Captain Hellstrom knew the Major well enough to know this was intentional. The Major was as much an old hand as he and like many old hands, he delighted in making lubbers deposit their dinners on the deck, on their clothes or at least over the side. As someone with his eye on the Admiralty however, the Captain was a bit more tactful with lubbers, especially those who had Her Majesty’s ear.

“I understand you lobbied rather hard to be included on this voyage. I’m afraid we’re ill equipped for dignitaries. Are your quarters satisfactory?” The Captain smiled, seeing the grateful look on the thin man’s green-hued face, he was clearly eager for any distraction from the tales of surgical exploits.

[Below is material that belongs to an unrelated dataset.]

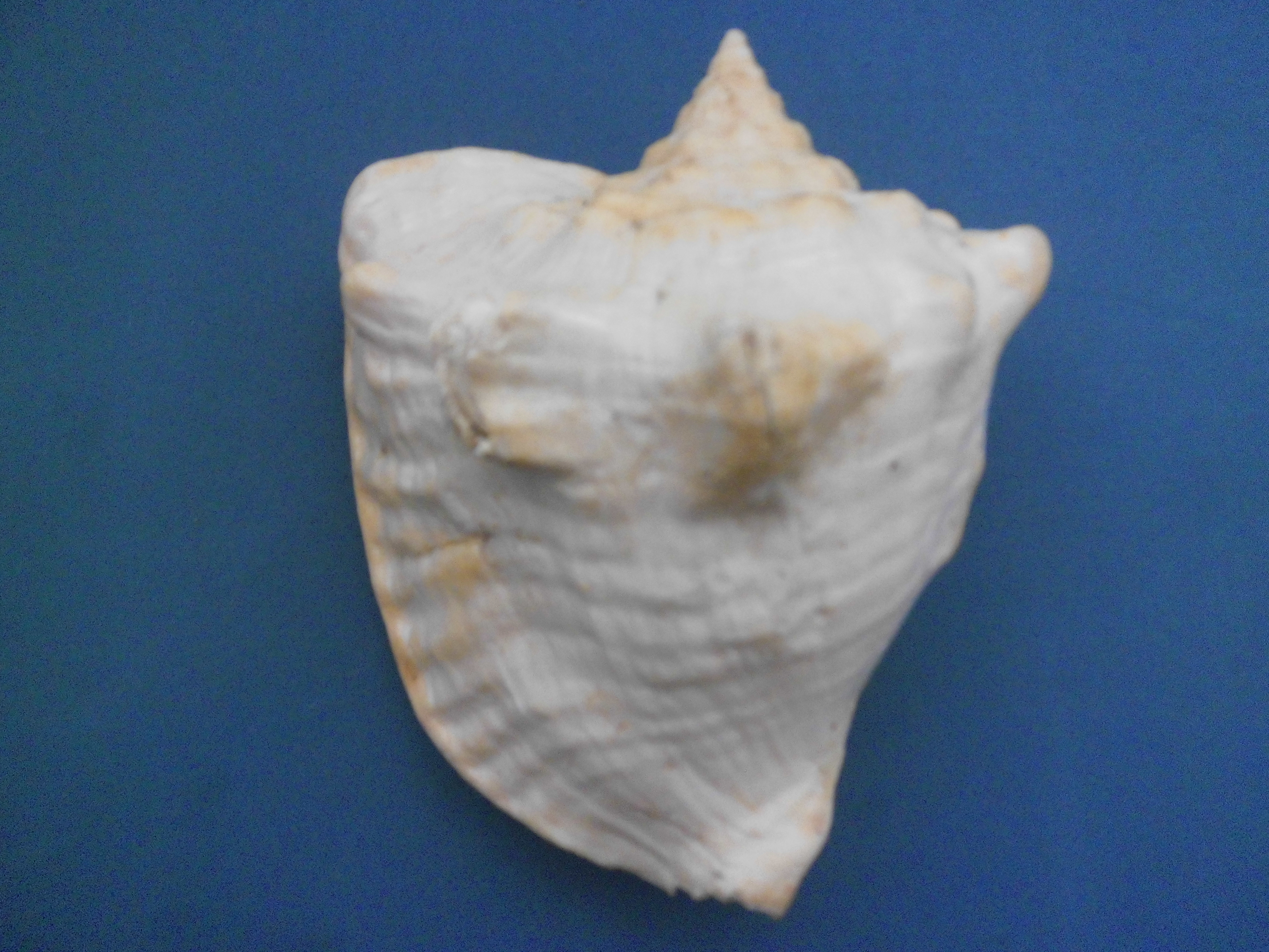 Lobatus costatus (Gmelin, 1791) colectado en el 2003 en Cayos las Tortuguillas - Isla La Tortuga, Dependencia Federales - Venezuela

“Oh yes, yes, it’s fine. I just didn’t think the ship would be this... in motion,” at which the gaunt man looked down rather sheepishly, as the Major and First Lieutenant had a laugh at his expense.

“Yes, a ship will acquaint you, and your stomach, with movement in every direction. Just think of it like riding a large horse through the hills during a hunt and you should be fine,” this seemed to comfort the mapmaker enough for him to compose a question of his own.

“And what of you, my good Captain? There seems much about this assignment that must be unfamiliar to you. A military vessel, heading off into the unknown, carrying mapmakers and naturalists, in search of uncharted lands. It’s not the usual mission for a frigate,” he looked around as if he had noticed for the first time that Dr. Greeland hadn’t attended. “Speaking of which, where is the good man responsible for our voyage?”

At this the First Lieutenant broke her companionable silence, “Sleeping off his last night as a free man. I’m afraid he’s as ill-suited to the sea as you, my Lord but he had rather a bit more... shore leave... than you before his departure. ”

The cartographer smiled, turning to the Captain again, “I see. Still, this must be a new experience for you. Especially on this ship, a captured vessel of the Mandelieu, after so many decades on Stalwart.”

The Captain smiled, he thought for a moment that the mapmaker might be trying to get under his skin but his expression belied his genuine curiosity in the many new experiences everyone on board was having to adjust to, “Well, as a member of Her Majesty’s Service, I am not often afforded the luxury of choice. Giving up the Stalwart was difficult, as you said, I had served on her since I was a boy. She was my home. But a forty-year old ship was not going to survive a voyage like this and Her Majesty had commanded me to undertake it. As I had just captured this ship, renamed Constant, I transferred my flag here and promoted my former First Lieutenant to command of the Stalwart.”

At this the cartographer’s eyes lit up, “Ah! So you chose to take command here. And got to pick your successor on your former vessel. Fascinating!”

The Captain smiled, “One of the luxuries afforded a senior Captain from time to time. Especially when given an unusual assignment such as this. And of course, Stalwart was needed to maintain the blockade.”

By the expression on his face, he could see that personally mapping a historic first sighting of a new land wasn’t the only reason the cartographer had lobbied so hard to accompany the voyage himself, it seemed he was an avid reader about the exploits of the navy.

At a crack in the distance though, the reality of the heaving ship once again overtook the literary naval exploits he enjoyed reading, “Oh, no! Not a storm already?”

But Captain Hellstrom was already on his feet, his uniform jacket in his hand as he bolted for the deck, Major Broughton hot on his heels, “That’s not thunder, Sir but a ship’s cannon. Lieutenant Medeirra, see to the safety of our royal passengers and then join me on deck!”